12/30/99

Pär's office is only a few blocks away from our apartment. Usually he'll walk to work and back, but sometimes in the morning he likes to get a ride. And sometimes he has a hard time dressing appropriately for the weather, because it takes more or less a blizzard to convince Pär that he should wear warm clothes.


PÄR
I'm taking the car today, okay?

KAREN
No, I need it today.

PÄR
You're just going to sit at the computer all day long.

KAREN
The fuck I am! I have a bunch of errands to run, as a matter of fact.

PÄR
So you're going to need the car? It's cold out.

KAREN
Why don't you just say what you mean? You want a ride.

PÄR
I want a ride.

KAREN
Okay.

PÄR
Yay!

KAREN
I just wish you'd ask me farther in advance than thirty seconds before you're ready to walk out the door. So I could, like, get dressed first.

PÄR
I wouldn't ask except ohhhhh it's chilly.
[Hugging himself and shivering]

KAREN
Stop it.

PÄR
Ohhhhh so chilly!!

KAREN
I'm giving you the ride! Quit selling!

PÄR
It's so chilly outside and I'm only wearing shorts.

KAREN
So wear your jeans, buttmunch.

PÄR
[Pause. Blank look. Return to what works.]
Ohhhhh so chilly!

KAREN
Actually it's pretty nice outside. Look out the window, the sun is shining.

PÄR
When it's sunny, it's colder, because there are no clouds to hold in the heat.

KAREN
Say what?

PÄR
Heat reflects off of clouds and bounces back to the earth.

KAREN
Don't give me your bogus science!

PÄR
Don't mock the science! It's true!

KAREN
You can't tell me I'll be warmer on a cloudy day than when it's sunny out!

PÄR
If you live in the shade, the air is warmer when there are clouds.

KAREN
Wha -- we're not talking about life under a rock. This is California. You've got sun shining on you everywhere you go.

PÄR
Irrelevant!

KAREN
The point!

PÄR
So, can I have a ride?

KAREN
Yeah, yeah.


When I visited my father on the east coast this Thanksgiving, he told me he'd recently developed diabetes, which means it's something for me to keep an eye out for. My father is in his late sixties and it's unlikely that I'd get it much earlier than that, if at all, but I asked my doctor about it when I went in for a checkup last week. She confirmed that it's not something I need to worry about. Aside from staying in shape, she said, (I think she meant getting in shape) the only concern would be that women sometimes develop diabetes when they're pregnant, because they suddenly put on a lot of weight.

(I know, that's twice in a week I've referred to the possibility of pregnancy in the journal. Don't get too excited, it's only theoretical.)
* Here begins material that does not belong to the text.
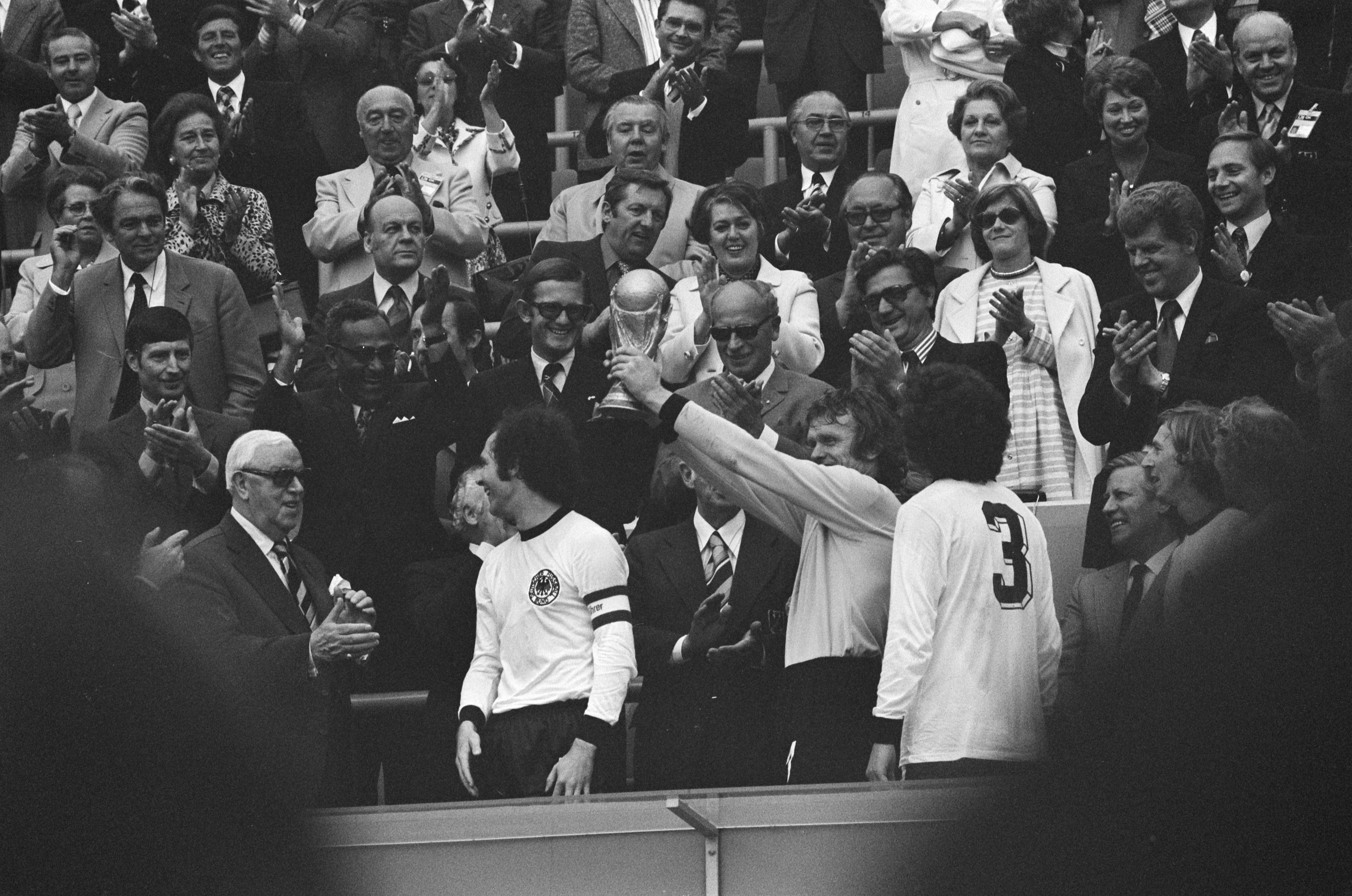 Collectie / Archief : Fotocollectie Anefo Reportage / Serie : [ onbekend ] Beschrijving : Finale wereldkampioenschap voetbal 1974 in Munchen, West Duitsland tegen Nederland 2-1; Duitse spelers met de wereldbeker Datum : 7 juli 1974 Locatie : München, Nederland, West-Duitsland Trefwoorden : finales, sport, voetbal, wereldkampioenschappen Fotograaf : Verhoeff, Bert / Anefo Auteursrechthebbende : Nationaal Archief Materiaalsoort : Negatief (zwart/wit) Nummer archiefinventaris : bekijk toegang 2.24.01.05 Bestanddeelnummer : 927-3101

I was telling Pär this morning about what the doctor said. She'd mentioned that diabetic women often have very large babies, which prompted me to tell her I was scared enough about childbirth as it is, with a husband who's 6'5. She had a good chuckle over that. (I like to keep my doctor laughing. She gives such a great breast exam that I half feel I ought to be sending her flowers the morning after an appointment; a bit of entertainment is the very least I can offer.)


PÄR
Don't worry, it doesn't mean anything that I'm tall. I was a small baby.

KAREN
I told myself that. And then I was trying to imagine someone giving birth to a little baby with your head --

PÄR
That thing you're thinking isn't true, about babies' heads being full sized when they're born. They do keep growing as the kid grows.

KAREN
Right, that's what I realised. Because if a baby was born with your head on it, they would have killed it, put a stake through its heart, and burned it.

PÄR
Ha! Oh yeah? Well, your face, uh -- your face scares cows!

KAREN
What cows? We live in a city.

PÄR
I'm not good at coming up with insults.

KAREN
I didn't mean there was anything inherently frightening about your head, honey... I was just figuring out that it's about as big as a newborn baby itself. So it must have been less than a third of the size it is now, when you were born. Which came as a big relief for me. As I expect it did for your mother.